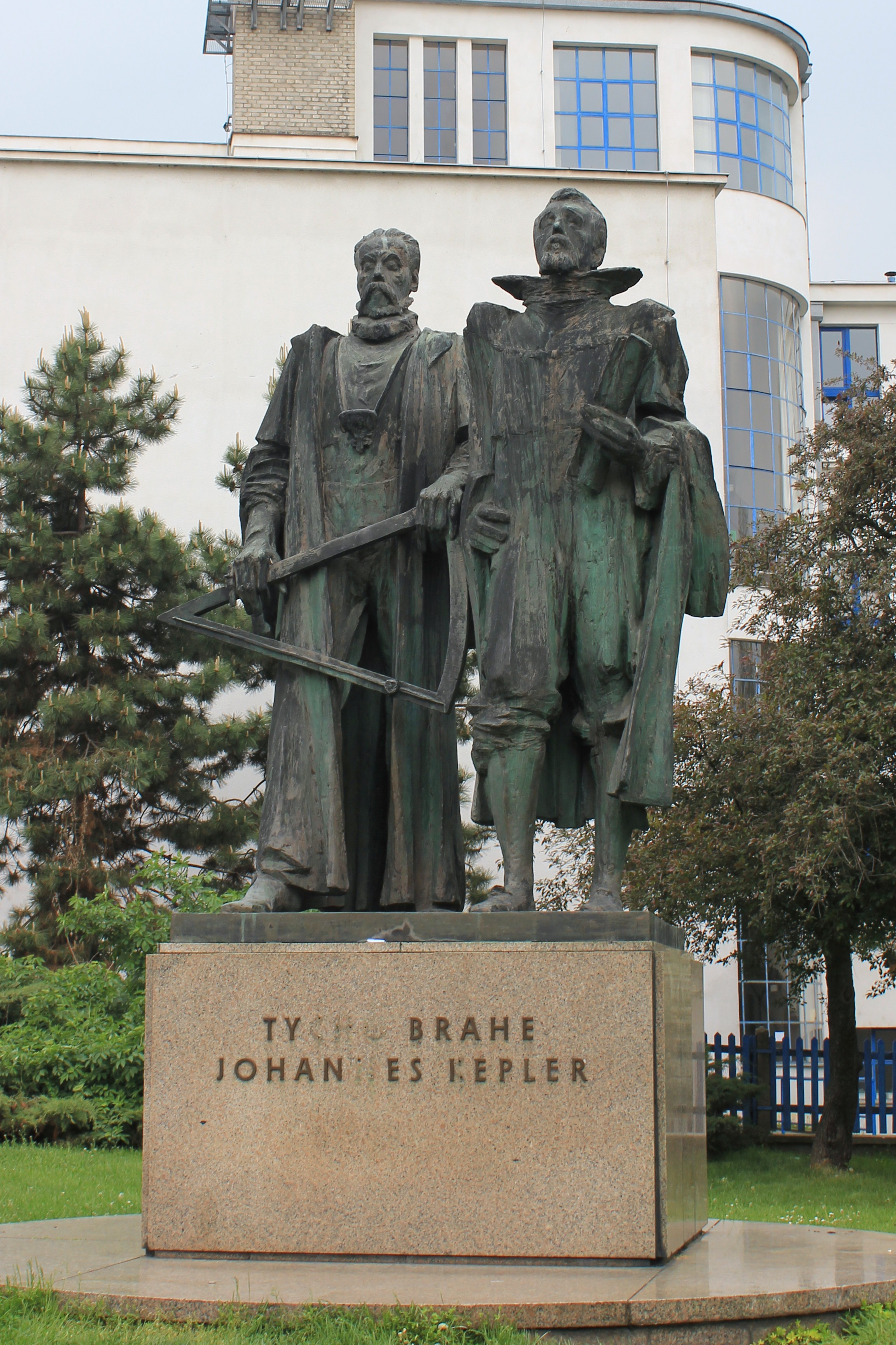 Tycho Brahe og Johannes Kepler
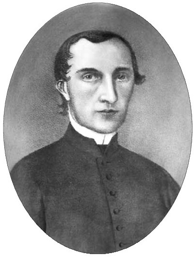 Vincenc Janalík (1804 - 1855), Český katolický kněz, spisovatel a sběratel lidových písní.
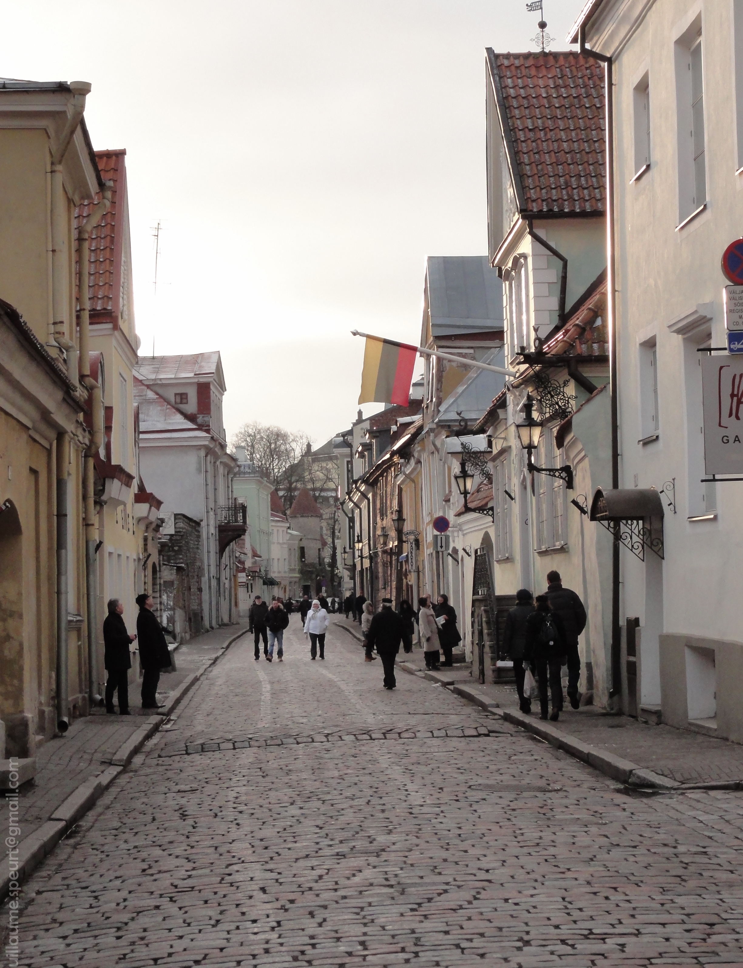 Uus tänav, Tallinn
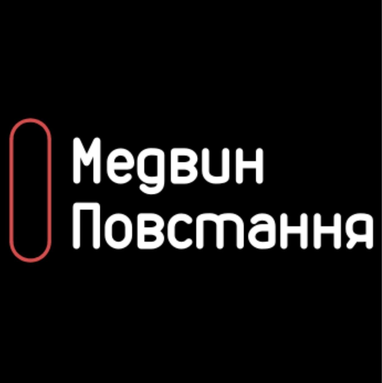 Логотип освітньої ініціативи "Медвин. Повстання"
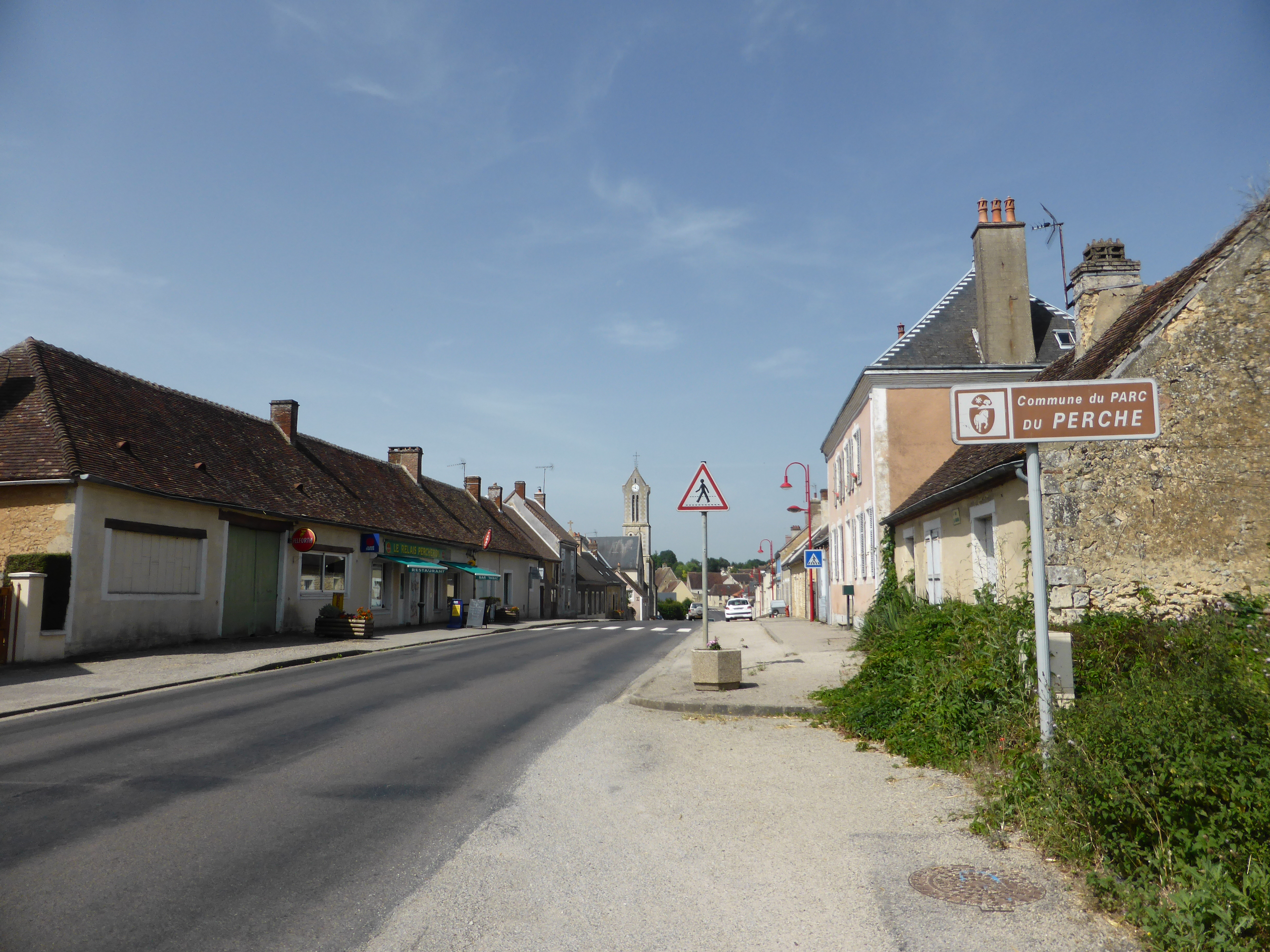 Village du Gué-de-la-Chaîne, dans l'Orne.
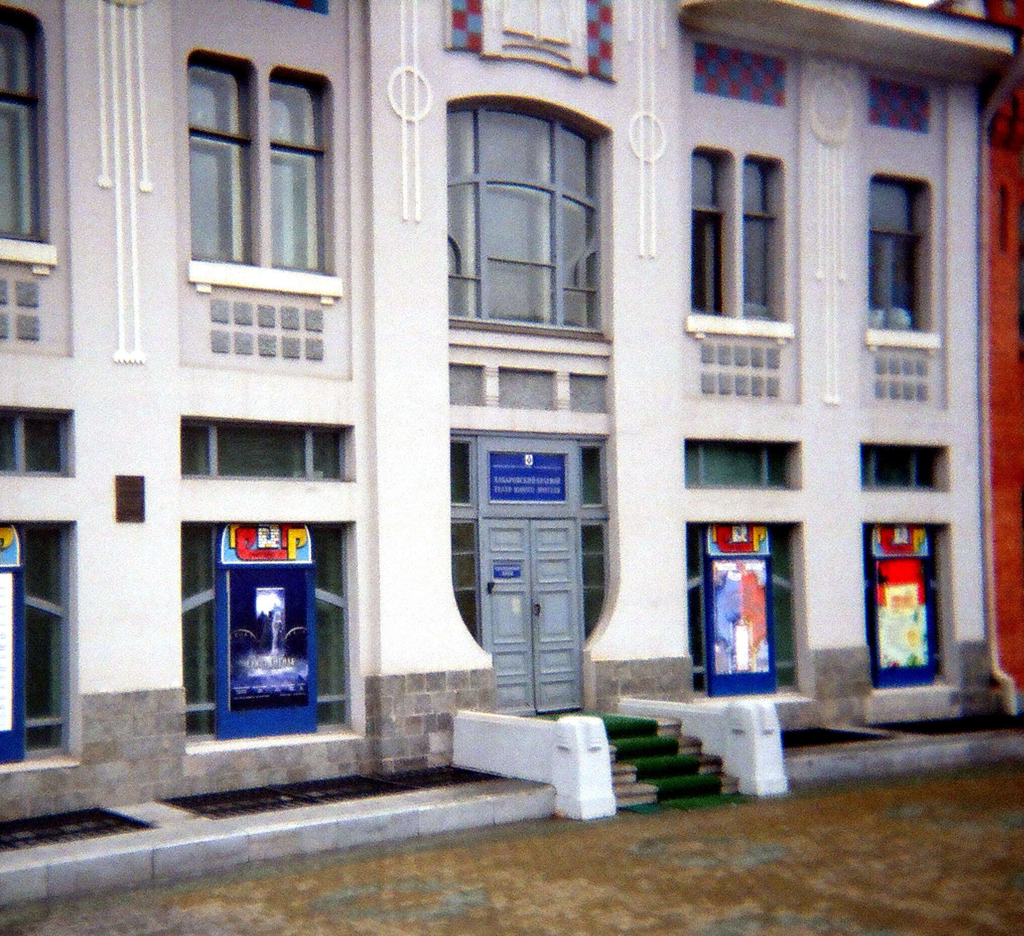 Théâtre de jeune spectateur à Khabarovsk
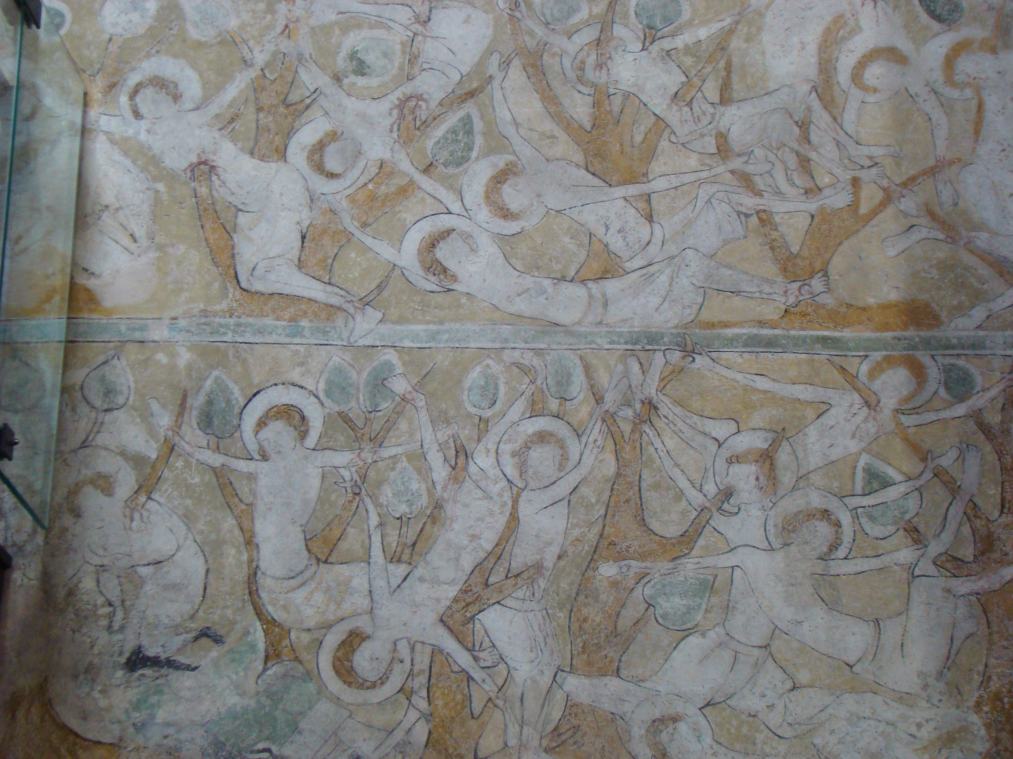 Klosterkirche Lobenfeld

++++++++++

> ABOUT THIS EXERCISE: Print, exactly as written, the lines from the one containing "Village du Gué-de-la-Chaîne, dans l'Orne." to the end of the material, both ends included, and nothing else; no pictures.

> TASK RESULT:
 Village du Gué-de-la-Chaîne, dans l'Orne.
 Théâtre de jeune spectateur à Khabarovsk
 Klosterkirche Lobenfeld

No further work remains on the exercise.